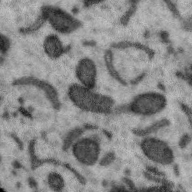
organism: Zebra finch
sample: Brain
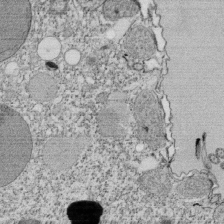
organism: Tetrahymena
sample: Cilia in tetrahymena
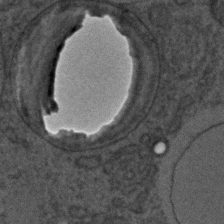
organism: C. elegans
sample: C. elegans embryo
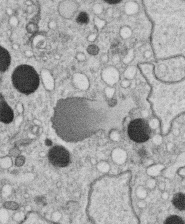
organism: C. elegans
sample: C. elegans oocyte; sperm cells
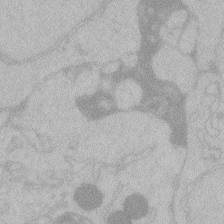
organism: Zebrafish
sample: Macrophage infected with Toxoplasma gondii
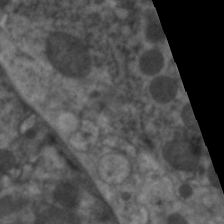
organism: C. elegans
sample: Pharynx
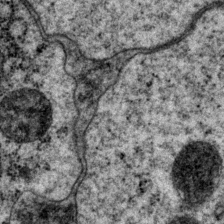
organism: P. pacificus
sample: Pharynx
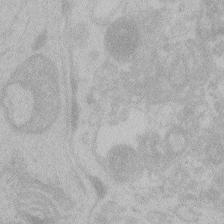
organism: Zebrafish
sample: Macrophage infected with Toxoplasma gondii

—————

_Directions:_ Would you mind repeating the records above exactly, without the pictures?

_Solution to the problem:_
organism: Zebra finch
sample: Brain
organism: Tetrahymena
sample: Cilia in tetrahymena
organism: C. elegans
sample: C. elegans embryo
organism: C. elegans
sample: C. elegans oocyte; sperm cells
organism: Zebrafish
sample: Macrophage infected with Toxoplasma gondii
organism: C. elegans
sample: Pharynx
organism: P. pacificus
sample: Pharynx
organism: Zebrafish
sample: Macrophage infected with Toxoplasma gondii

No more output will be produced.